[[ Records supplied open ]]

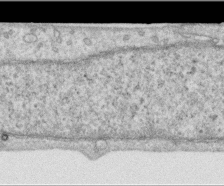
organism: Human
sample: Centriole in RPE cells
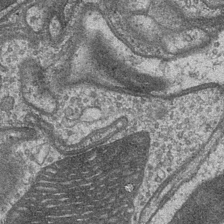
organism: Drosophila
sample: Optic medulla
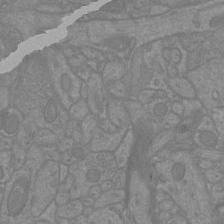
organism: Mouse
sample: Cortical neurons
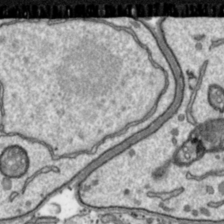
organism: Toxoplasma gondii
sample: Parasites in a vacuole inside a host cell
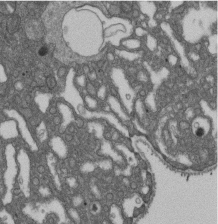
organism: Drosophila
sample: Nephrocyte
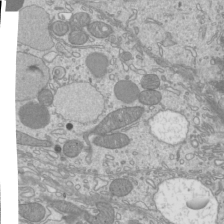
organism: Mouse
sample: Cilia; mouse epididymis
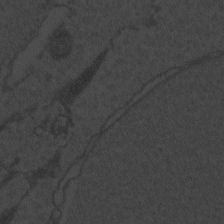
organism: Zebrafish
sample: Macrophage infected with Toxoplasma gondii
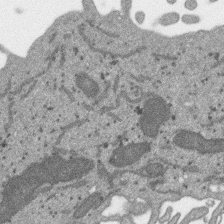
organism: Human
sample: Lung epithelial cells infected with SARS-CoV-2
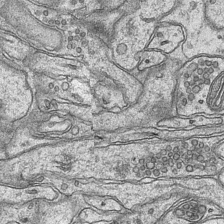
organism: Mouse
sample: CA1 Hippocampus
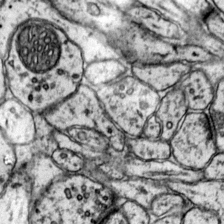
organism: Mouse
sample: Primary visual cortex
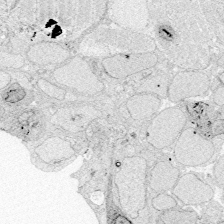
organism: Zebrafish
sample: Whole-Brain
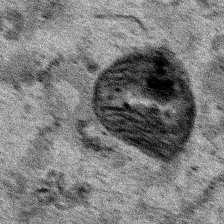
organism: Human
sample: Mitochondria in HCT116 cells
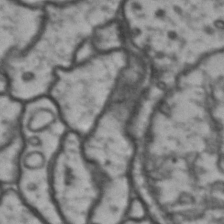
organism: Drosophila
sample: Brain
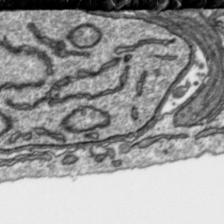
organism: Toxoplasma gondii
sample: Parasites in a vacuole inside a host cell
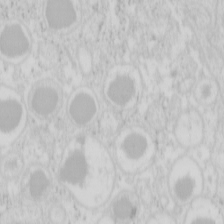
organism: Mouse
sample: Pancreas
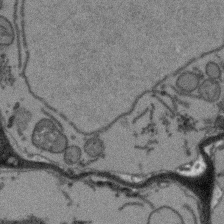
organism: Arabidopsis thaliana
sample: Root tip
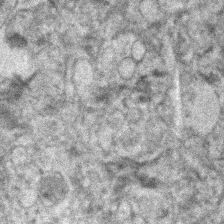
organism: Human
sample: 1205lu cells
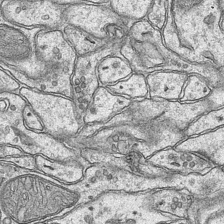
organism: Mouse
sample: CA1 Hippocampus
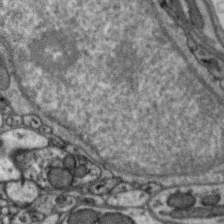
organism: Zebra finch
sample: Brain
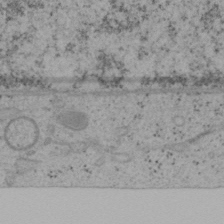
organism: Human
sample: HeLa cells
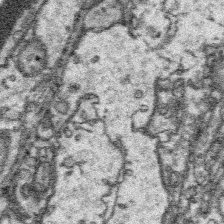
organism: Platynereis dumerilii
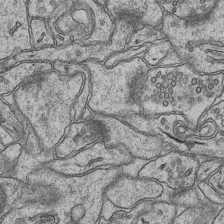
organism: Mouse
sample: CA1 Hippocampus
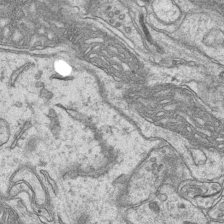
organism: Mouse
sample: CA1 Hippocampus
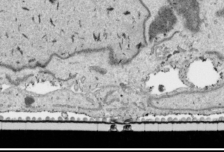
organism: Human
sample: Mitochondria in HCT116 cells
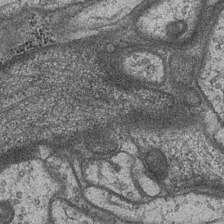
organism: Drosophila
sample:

[[ Records supplied closed ]]

What is being asked
Repeat all of the records verbatim, leaving out the pictures.

Task answer
organism: Human
sample: Centriole in RPE cells
organism: Drosophila
sample: Optic medulla
organism: Mouse
sample: Cortical neurons
organism: Toxoplasma gondii
sample: Parasites in a vacuole inside a host cell
organism: Drosophila
sample: Nephrocyte
organism: Mouse
sample: Cilia; mouse epididymis
organism: Zebrafish
sample: Macrophage infected with Toxoplasma gondii
organism: Human
sample: Lung epithelial cells infected with SARS-CoV-2
organism: Mouse
sample: CA1 Hippocampus
organism: Mouse
sample: Primary visual cortex
organism: Zebrafish
sample: Whole-Brain
organism: Human
sample: Mitochondria in HCT116 cells
organism: Drosophila
sample: Brain
organism: Toxoplasma gondii
sample: Parasites in a vacuole inside a host cell
organism: Mouse
sample: Pancreas
organism: Arabidopsis thaliana
sample: Root tip
organism: Human
sample: 1205lu cells
organism: Mouse
sample: CA1 Hippocampus
organism: Zebra finch
sample: Brain
organism: Human
sample: HeLa cells
organism: Platynereis dumerilii
organism: Mouse
sample: CA1 Hippocampus
organism: Mouse
sample: CA1 Hippocampus
organism: Human
sample: Mitochondria in HCT116 cells
organism: Drosophila
sample:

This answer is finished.